Now I do not expect a potential partner to jump right into bed with me without any thought going into it. But if it’s out of the question till marriage, well…I’ll pass.
I don’t think anyone in this thread was claiming pre-marital sex was a guarantee for sexual compatibility. I do think it’s a good tool to head off some glaring problems, that the partner may not necessarily view as a problem at all. In the same sense discussion can be a tool. I also don’t think anyone is saying it’s impossible to work through sexual problems, and agree it depends upon the couple. In my case, since I don’t believe there are guarantees, I like to know as much as I can beforehand and see it as making as informed a decision as possible.
I do respect not everyone feels this way, and don’t find abstinence abnormal.
Religion, of course, explicitly excludes the rational.
Thinking about being virgins until the wedding day, it occurs to me that the last thing I want to deal with on my wedding night is being a virgin fumbling around with another virgin, trying to figure out how to get it all to work. Just knowing the basic facts does not mean all will be smooth sailing with the time comes. I don’t know about other posters here, but my first time was basically awkward as hell, and wasn’t really all that nice: it was later that it started to get really good. Subsequent times with women who were virgins were similarly awkward. It can take a lot of patience; some women’s hymens are much tougher than others. If a couple really wants to fullfill the fantasy of having a blissfully free experience of bonding through sex on their wedding day, there’s a good chance it won’t happen that way if they’re both virgins.
Sex is a fun, wonderful thing. But there is nothing inherently sacred about it: nothing so divinely special that the act of intercourse demands in and of itself to be preserved and cherished solely for a marriage (the sacredness of which is itself already much exaggerated anyway, IMHO.) Essentially, sex is a medium of intimate expression, it is not the intimacy itself.

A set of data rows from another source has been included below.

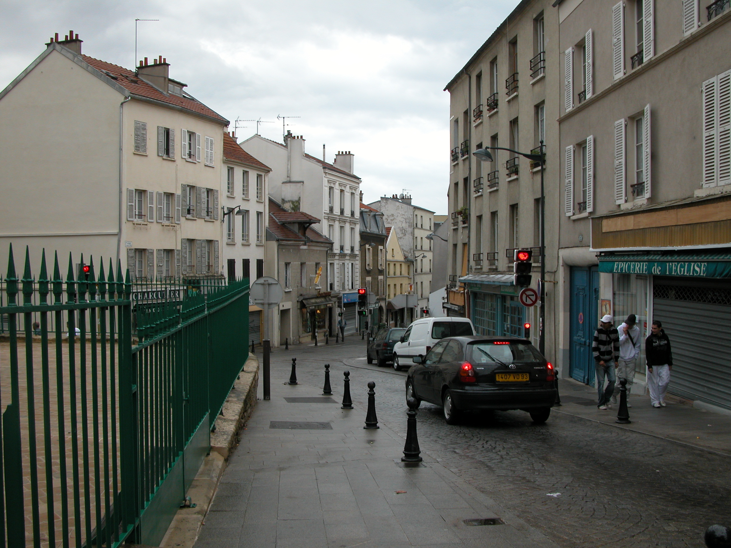 Rue de Rosny, at Fontenay-sous-Bois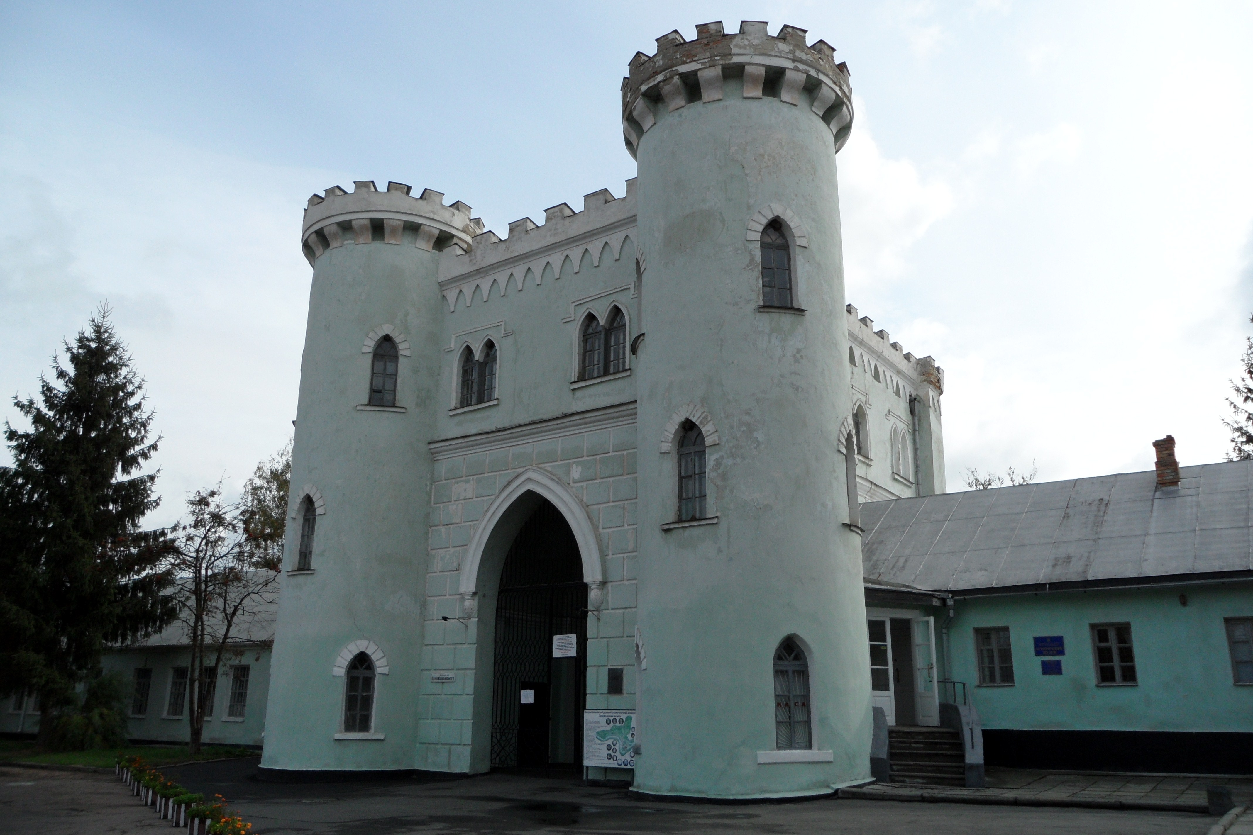 Памятник 2-ой полловины ХІХ в.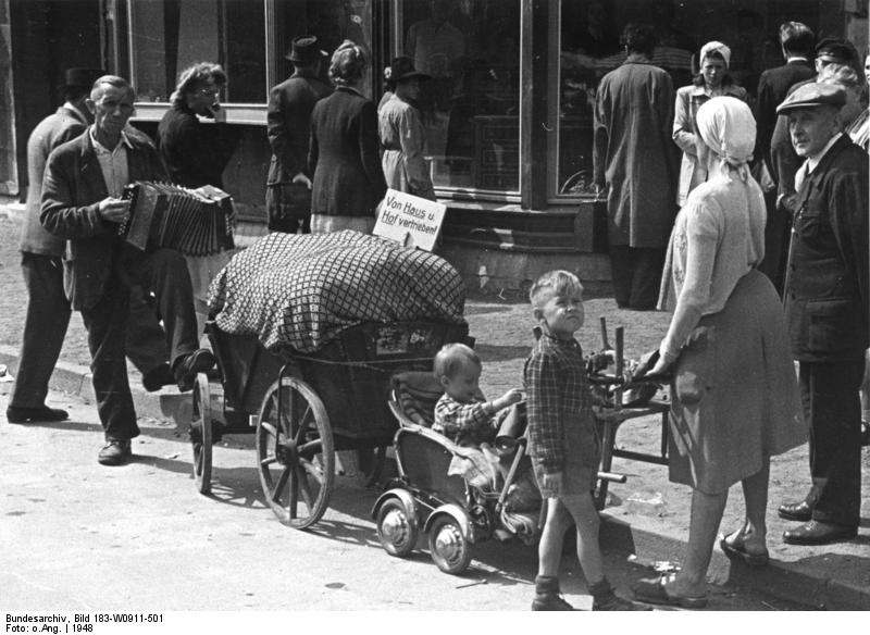 Nordwestdeutschland, vertriebene Familie ADN-ZB/dpd Westdeutschland 1948: Mit Frau, Kind und Kegel zieht dieser Mann über die Strassen Nordwestdeutschlands. Ein paar Töne aus der Ziehharmonika locken die Mitleidigen herbei, die sich zu einer Spende bereitfinden. 1931-48

Furthermore, having had sex previously in no way the diminshes the specialness of intimate bonding with the person you now love. The specialness of the bond is dependent upon that unique relationship, and how the couple expresses–and continually learns to express–intimacy with each other, and not whether one or the other has done it before. Anyone who thinks saving themselves for someone is in itself sufficient to make sex a wonderfully bonding experience is probably in for a rude awakening, and disappointment.
This thread is on a subject tangential to this one, and contains some good thoughts from a variety of people, many relevent to the debate.
Voyager hit on this before I got to it, but you seem to think that abstinence people have better non-erotic discussions about sex. I don’t see how this is possible. Non-abstinence people are more open about about sex. I’m sure there are always a couple exceptions to the rule, but I would imagine abstinence people would have a harder time because of the sexual tension. No sex=more sexual tension, sex=much less sexual tension.
I think both sides agree that the an emotional and mental connection is the key to the a good relationship, we just have diametrically opposed views on the role of sex. I think it’s ironic, because most people who choose abstinence do it so that sex takes a backseat to emotional compatibility. In my view, by protesting that sex is not that important, it seems you are making it a bigger deal. In the anecdotes it seems to me that sex became more of a focal point by the wedding night came around.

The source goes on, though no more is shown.